## Source data
--------
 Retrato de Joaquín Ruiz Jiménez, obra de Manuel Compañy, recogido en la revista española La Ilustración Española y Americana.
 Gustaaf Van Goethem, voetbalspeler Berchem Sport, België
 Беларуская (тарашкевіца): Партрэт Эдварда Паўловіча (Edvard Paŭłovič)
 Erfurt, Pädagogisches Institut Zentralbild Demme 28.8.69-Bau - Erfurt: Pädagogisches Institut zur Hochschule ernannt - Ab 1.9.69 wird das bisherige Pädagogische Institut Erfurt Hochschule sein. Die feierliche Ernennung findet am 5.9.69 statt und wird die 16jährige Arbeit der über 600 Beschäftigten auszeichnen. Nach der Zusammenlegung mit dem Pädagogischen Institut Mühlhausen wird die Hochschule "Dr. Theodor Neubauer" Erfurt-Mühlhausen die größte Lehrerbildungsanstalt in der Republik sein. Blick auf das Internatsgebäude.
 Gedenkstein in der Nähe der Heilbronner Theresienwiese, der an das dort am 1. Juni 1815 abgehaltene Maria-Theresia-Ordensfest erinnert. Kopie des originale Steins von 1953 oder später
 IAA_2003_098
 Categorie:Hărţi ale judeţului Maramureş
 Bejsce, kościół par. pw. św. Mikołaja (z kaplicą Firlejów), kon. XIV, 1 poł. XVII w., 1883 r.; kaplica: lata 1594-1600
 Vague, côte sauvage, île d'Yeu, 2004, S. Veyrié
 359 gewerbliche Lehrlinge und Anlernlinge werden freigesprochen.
--------
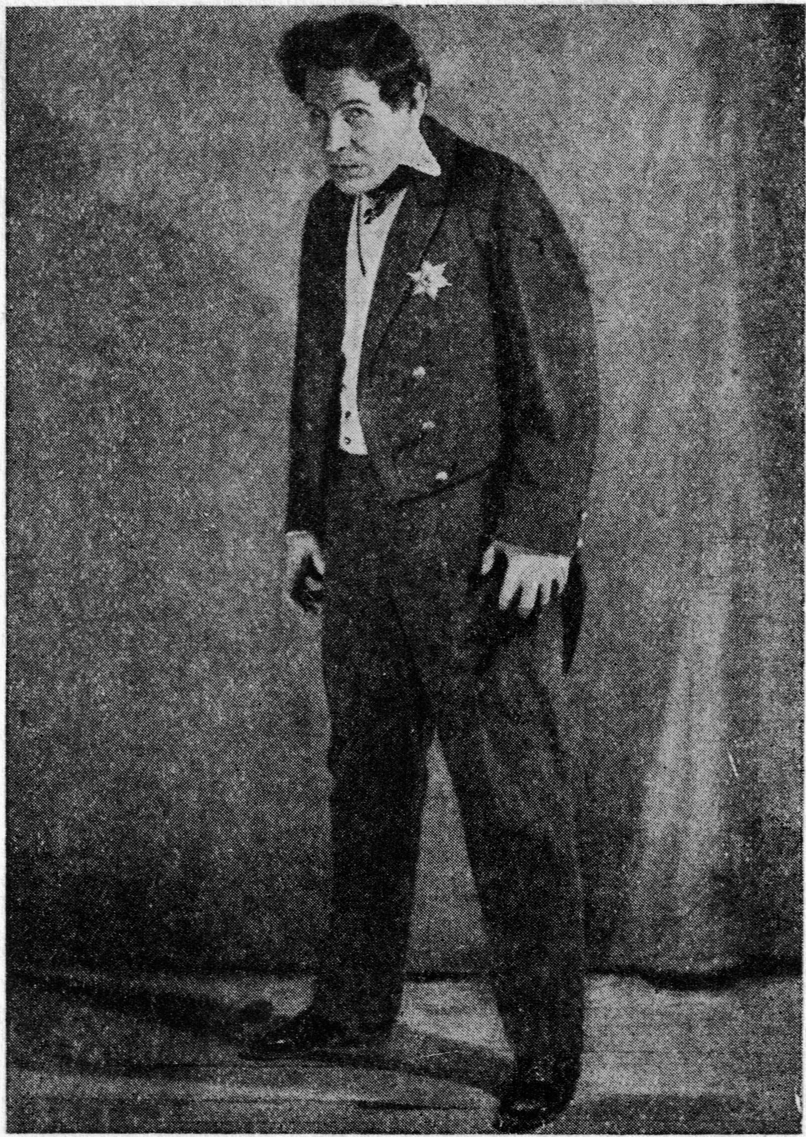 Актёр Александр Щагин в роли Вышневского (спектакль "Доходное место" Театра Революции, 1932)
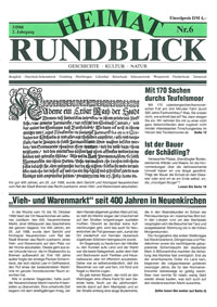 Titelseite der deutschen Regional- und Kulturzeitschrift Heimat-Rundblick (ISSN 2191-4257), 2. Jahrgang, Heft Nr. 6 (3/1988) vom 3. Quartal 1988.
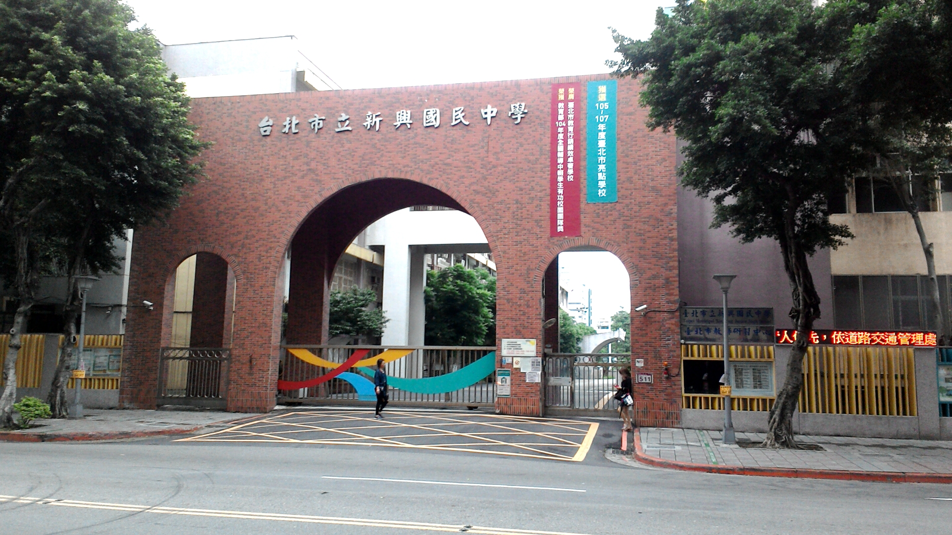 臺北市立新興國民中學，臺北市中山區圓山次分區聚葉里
--------
## Exercise instructions
Take exactly the lines from the one containing "Retrato de Joaquín" through the one containing "Беларуская (тарашкевіца): Партрэт" in the data above, and output them with nothing added.

## Task response
 Retrato de Joaquín Ruiz Jiménez, obra de Manuel Compañy, recogido en la revista española La Ilustración Española y Americana.
 Gustaaf Van Goethem, voetbalspeler Berchem Sport, België
 Беларуская (тарашкевіца): Партрэт Эдварда Паўловіча (Edvard Paŭłovič)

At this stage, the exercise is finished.